А главное… Сработало же. Твое проклятье, Намо, вошло в силу лишь тогда, когда кончилось выкупленное Маэдросом время. Не смей говорить, что этого было мало — не может быть малым то, за что продают свое имя.
Мне оно нравилось. Май-ти-мо. Словно ленивая волна под солнцем.
Но он оставил себе только память, верность семье и Клятву. Несколько месяцев я наблюдал, как остывает его ярость и гаснет ненависть. Как все чаще он пропадает в своих мыслях, как все дольше и дольше становятся разговоры с Морготом…
Мы прожили в камере смертников несколько месяцев, хоть оба и просуществовали с тех пор достаточное время. Раны его затянулись; стены пропитались стойким ароматом горечи — и потому случился день, когда он вернулся без потери, но с победой. Улыбался, хоть и мелко тряслись руки — я все смотрел и не мог оторвать взгляд, все пытался выдавить из себя хоть слово ободрения, но чувствовал лишь ужас.

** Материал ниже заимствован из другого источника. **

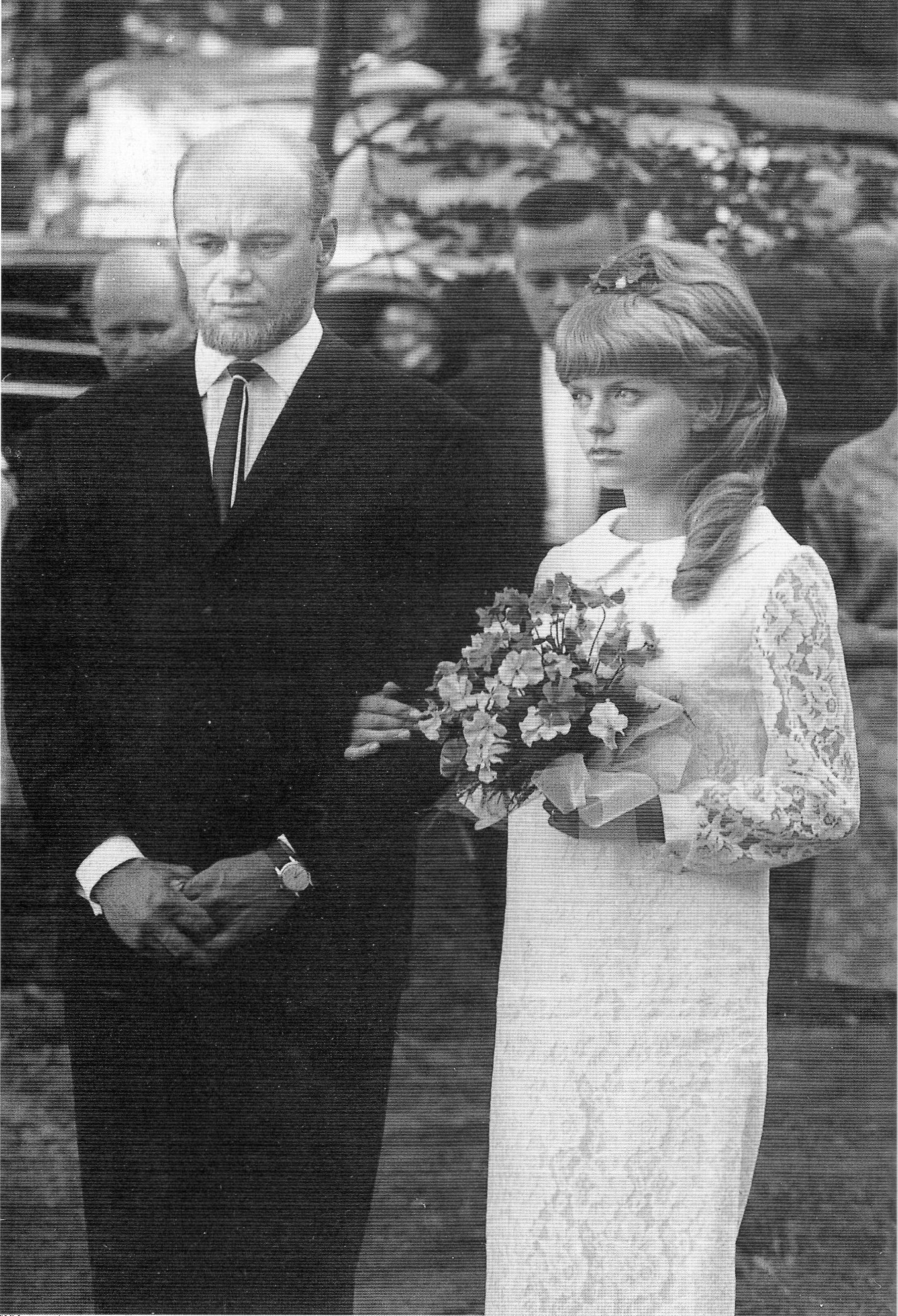 Suomalainen suomalainen viihdetaiteilija, koomikko, näyttelijä, käsikirjoittaja, elokuvaohjaaja, tuottaja, lauluntekijä ja keksijä Spede Pasanen (1930-2001) ja hänen vaimonsa Pirjo Vainimäki hääpäivänään 14. heinäkuuta 1965 Kuopion Sorsasalossa.

Морготу надоело. Искупление выцежено, вырвано у Рока по капле — столько, сколько вообще может взять на себя один, и еще немного сверх, потому что этот один — Маэдрос.
Приговор оглашен. Пощады не будет.
Ночь — в подземельях нет времен суток, и все же, это была ночь, потому что герои всегда уходят на рассвете, — мы провели почти в молчании. Он рассказал лишь одну историю, я бы уточнил — сказку, — но много позже мне повезет осознать, что говорил он о собственной смерти.
Он опять все знал. Наперед. Он говорил про огонь не как про стихию силы и уничтожения, но как средоточие покоя. Говорил про свет, говорил, что родился счастливым, потому что лучше потерять что-то, чем никогда ничего не иметь.
Он был мудр. Стойкой мудростью выдержавшего все, что можно выдержать, и еще немного сверх.
Утром за ним пришли. Он не сопротивлялся, но и не дал себя тащить — орки расступились сами, и, казалось, вокруг него сияет огонь, обжигающий, раз к нему не смеют прикасаться не только грязные лапы, но и грязные мысли.
Мне хочется верить, что над местом казни вставало солнце. Я знаю, что первый рассвет случился много дней спустя, и все же… Всегда можно думать, что я ошибся в подсчетах. В конце концов, это не так сложно было сделать.
Я никогда не был поэтом, Намо. Но всегда жалел о том, потому что никому, кроме меня, не дано было видеть его те последние месяцы в камере. Их тяжесть достойна того, чтобы быть воспетой, но все слова, что я лелеял, только что покинули мое сердце, а новых я уже не найду.
Он выстрадал все то, что не успел выстрадать его отец. Отдался Морготу добровольно, лишь бы спасти семью, смирился, выжег из себя даже любовь — хоть и принес жертву в ее имя.
Я думал об этом всю эпоху. Жил этим. Выжил ради этого. Но даже сейчас мне не хватает слов. Нет, я не жалею — ни в коем случае, тот Маэдрос, которого я знаю, презирал жалость, и даже Ниэнне, думаю, не стоит тратить на это слезы…
Прощение? Нет, Намо. Прости мою дерзость, но любовь к Валинору он тоже продал во искупление; никакое прощение не вернет платы, не усмирит огонь.
Чего бы Маэдрос хотел по-настоящему? Я много думал над этим; надеюсь, догадка моя верна.
Он хотел бы снова услышать свое имя в голосах братьев. Он хотел бы увидеть покой.